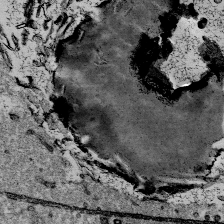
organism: Mouse
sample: Mouse Salivary gland
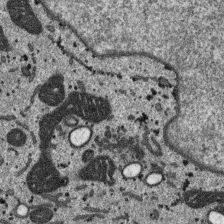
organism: Human
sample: Lung epithelial cells infected with SARS-CoV-2
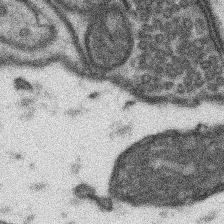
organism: Mouse
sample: Somatosensory cortex neuropil
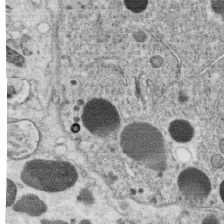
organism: C. elegans
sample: C. elegans oocyte; sperm cells
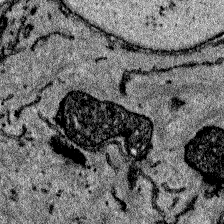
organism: Zebrafish
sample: Larval olfactory bulb
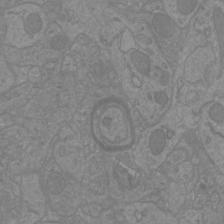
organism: Mouse
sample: Cortical neurons
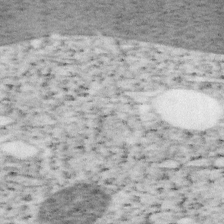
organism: Mouse
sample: OT-I killer T cells with ID8 ovarian cancer cells
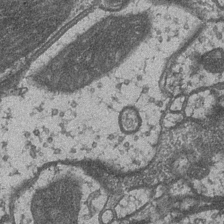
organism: Drosophila
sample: Optic medulla
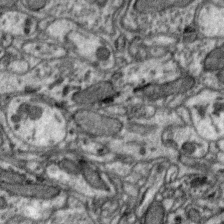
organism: Zebra finch
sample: Brain
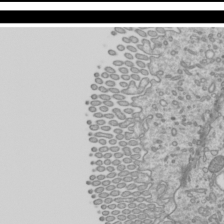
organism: Mouse
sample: Cilia; mouse epididymis
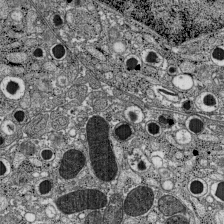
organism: C57BL Mouse
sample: Pancreatic islet
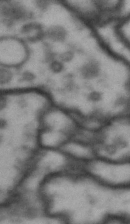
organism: Drosophila
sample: Brain
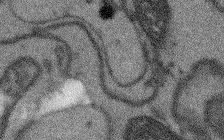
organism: Arabidopsis thaliana
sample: Root tip
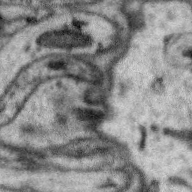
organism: Zebra finch
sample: Brain
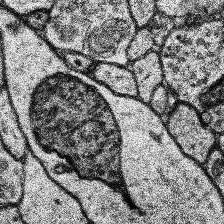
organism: Human
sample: Temporal Lobe
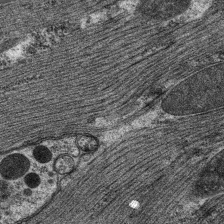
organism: C. elegans
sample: Pharynx
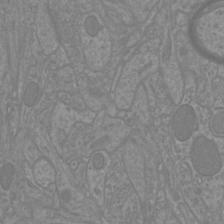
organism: Mouse
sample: Cortical neurons
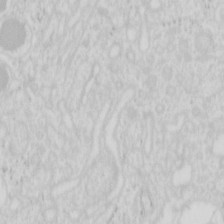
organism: Mouse
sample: Pancreas
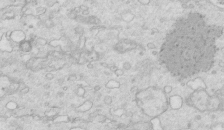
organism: Mouse
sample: Multiciliated cells
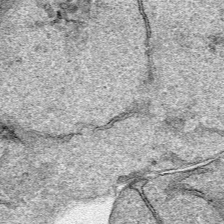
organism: Human
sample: Mitochondria in HCT116 cells
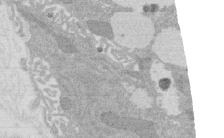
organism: Rat
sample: Salivary granule
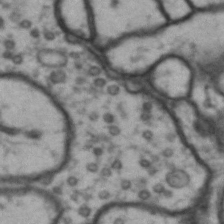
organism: Drosophila
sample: Brain
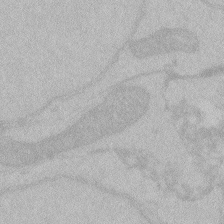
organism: Zebrafish
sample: Macrophage infected with Toxoplasma gondii
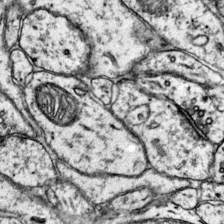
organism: Mouse
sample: Primary visual cortex
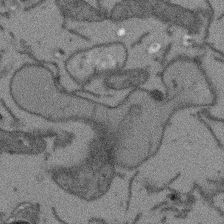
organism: Arabidopsis thaliana
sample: Root tip
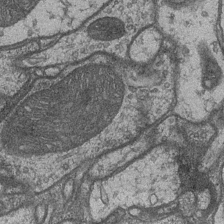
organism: Drosophila
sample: Optic medulla
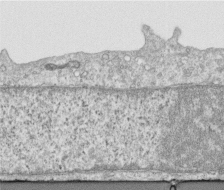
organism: Human
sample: Centriole in RPE cells
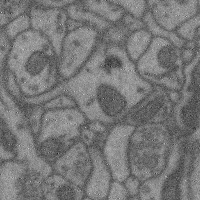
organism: Mouse
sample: Cerebral cortex
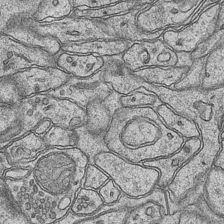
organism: Mouse
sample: CA1 Hippocampus
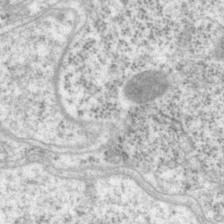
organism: P. pacificus
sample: Pharynx
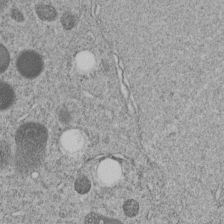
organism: C. elegans
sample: C. elegans embryo early stage
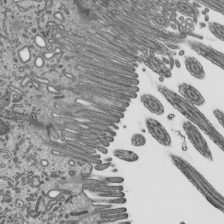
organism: Mouse
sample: Mouse epididymis efferent ductule cilia
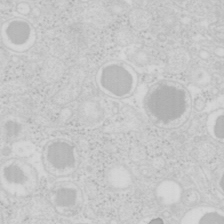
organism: Mouse
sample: Pancreas
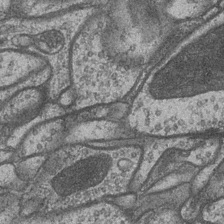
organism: Drosophila
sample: Optic medulla
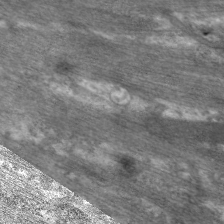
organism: C. elegans
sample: Pharynx
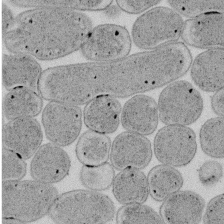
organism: E. coli
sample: Bacterial nucleoid
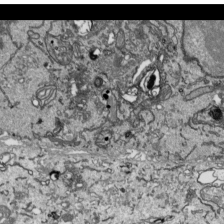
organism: Human
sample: Mitochondria in HCT116 cells
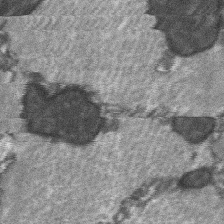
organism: C57BL Mouse
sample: Soleus
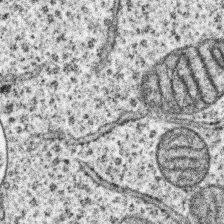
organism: Human
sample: HeLa cells
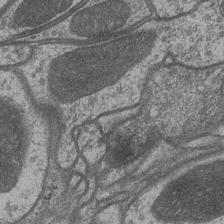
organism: Drosophila
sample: Optic medulla
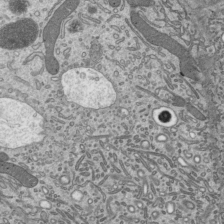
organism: Mouse
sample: Mouse epididymis efferent ductule cilia

■ ■ ■ ■ ■ ■ ■

■ Assigned task:
Leaving every picture aside, repeat the listing exactly.

■ Response below:
organism: Mouse
sample: Mouse Salivary gland
organism: Human
sample: Lung epithelial cells infected with SARS-CoV-2
organism: Mouse
sample: Somatosensory cortex neuropil
organism: C. elegans
sample: C. elegans oocyte; sperm cells
organism: Zebrafish
sample: Larval olfactory bulb
organism: Mouse
sample: Cortical neurons
organism: Mouse
sample: OT-I killer T cells with ID8 ovarian cancer cells
organism: Drosophila
sample: Optic medulla
organism: Zebra finch
sample: Brain
organism: Mouse
sample: Cilia; mouse epididymis
organism: C57BL Mouse
sample: Pancreatic islet
organism: Drosophila
sample: Brain
organism: Arabidopsis thaliana
sample: Root tip
organism: Zebra finch
sample: Brain
organism: Human
sample: Temporal Lobe
organism: C. elegans
sample: Pharynx
organism: Mouse
sample: Cortical neurons
organism: Mouse
sample: Pancreas
organism: Mouse
sample: Multiciliated cells
organism: Human
sample: Mitochondria in HCT116 cells
organism: Rat
sample: Salivary granule
organism: Drosophila
sample: Brain
organism: Zebrafish
sample: Macrophage infected with Toxoplasma gondii
organism: Mouse
sample: Primary visual cortex
organism: Arabidopsis thaliana
sample: Root tip
organism: Drosophila
sample: Optic medulla
organism: Human
sample: Centriole in RPE cells
organism: Mouse
sample: Cerebral cortex
organism: Mouse
sample: CA1 Hippocampus
organism: P. pacificus
sample: Pharynx
organism: C. elegans
sample: C. elegans embryo early stage
organism: Mouse
sample: Mouse epididymis efferent ductule cilia
organism: Mouse
sample: Pancreas
organism: Drosophila
sample: Optic medulla
organism: C. elegans
sample: Pharynx
organism: E. coli
sample: Bacterial nucleoid
organism: Human
sample: Mitochondria in HCT116 cells
organism: C57BL Mouse
sample: Soleus
organism: Human
sample: HeLa cells
organism: Drosophila
sample: Optic medulla
organism: Mouse
sample: Mouse epididymis efferent ductule cilia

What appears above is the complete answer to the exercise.